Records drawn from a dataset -
= = = =

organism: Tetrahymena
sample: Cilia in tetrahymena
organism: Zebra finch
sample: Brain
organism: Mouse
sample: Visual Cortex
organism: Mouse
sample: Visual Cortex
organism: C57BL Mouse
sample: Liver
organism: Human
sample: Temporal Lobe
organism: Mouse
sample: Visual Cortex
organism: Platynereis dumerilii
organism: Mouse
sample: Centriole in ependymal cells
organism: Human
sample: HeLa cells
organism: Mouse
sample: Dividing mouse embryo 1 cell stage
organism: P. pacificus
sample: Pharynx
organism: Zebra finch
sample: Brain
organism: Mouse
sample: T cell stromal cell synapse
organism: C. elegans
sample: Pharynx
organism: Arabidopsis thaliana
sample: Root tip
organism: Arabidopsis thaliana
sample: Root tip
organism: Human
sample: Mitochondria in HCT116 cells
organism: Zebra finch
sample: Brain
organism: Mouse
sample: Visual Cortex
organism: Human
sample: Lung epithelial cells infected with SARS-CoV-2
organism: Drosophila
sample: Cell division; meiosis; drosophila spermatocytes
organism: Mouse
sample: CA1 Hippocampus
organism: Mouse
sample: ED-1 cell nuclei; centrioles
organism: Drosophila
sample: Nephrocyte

= = = =

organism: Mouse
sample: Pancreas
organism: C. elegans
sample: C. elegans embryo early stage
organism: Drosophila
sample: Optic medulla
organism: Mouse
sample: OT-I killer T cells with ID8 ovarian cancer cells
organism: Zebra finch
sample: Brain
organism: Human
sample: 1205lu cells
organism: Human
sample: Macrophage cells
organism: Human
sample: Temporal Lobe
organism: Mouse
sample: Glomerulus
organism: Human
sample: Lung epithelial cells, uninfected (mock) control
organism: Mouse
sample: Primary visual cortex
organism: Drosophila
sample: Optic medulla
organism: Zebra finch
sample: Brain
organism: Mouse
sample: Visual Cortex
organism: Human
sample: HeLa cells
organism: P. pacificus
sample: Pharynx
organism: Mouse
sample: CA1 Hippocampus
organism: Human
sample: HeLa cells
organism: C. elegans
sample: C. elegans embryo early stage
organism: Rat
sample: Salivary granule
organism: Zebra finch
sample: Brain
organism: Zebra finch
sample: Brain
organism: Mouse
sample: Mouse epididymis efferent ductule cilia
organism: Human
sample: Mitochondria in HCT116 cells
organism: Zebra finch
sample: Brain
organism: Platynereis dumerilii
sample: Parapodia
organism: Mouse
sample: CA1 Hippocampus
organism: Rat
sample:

= = = =

EXERCISE -
Look above for the line holding "organism: Tetrahymena" and the line holding "sample: Cell division;". Retype both, and every line between them, word for word and nothing else.

RESPONSE BOX -
organism: Tetrahymena
sample: Cilia in tetrahymena
organism: Zebra finch
sample: Brain
organism: Mouse
sample: Visual Cortex
organism: Mouse
sample: Visual Cortex
organism: C57BL Mouse
sample: Liver
organism: Human
sample: Temporal Lobe
organism: Mouse
sample: Visual Cortex
organism: Platynereis dumerilii
organism: Mouse
sample: Centriole in ependymal cells
organism: Human
sample: HeLa cells
organism: Mouse
sample: Dividing mouse embryo 1 cell stage
organism: P. pacificus
sample: Pharynx
organism: Zebra finch
sample: Brain
organism: Mouse
sample: T cell stromal cell synapse
organism: C. elegans
sample: Pharynx
organism: Arabidopsis thaliana
sample: Root tip
organism: Arabidopsis thaliana
sample: Root tip
organism: Human
sample: Mitochondria in HCT116 cells
organism: Zebra finch
sample: Brain
organism: Mouse
sample: Visual Cortex
organism: Human
sample: Lung epithelial cells infected with SARS-CoV-2
organism: Drosophila
sample: Cell division; meiosis; drosophila spermatocytes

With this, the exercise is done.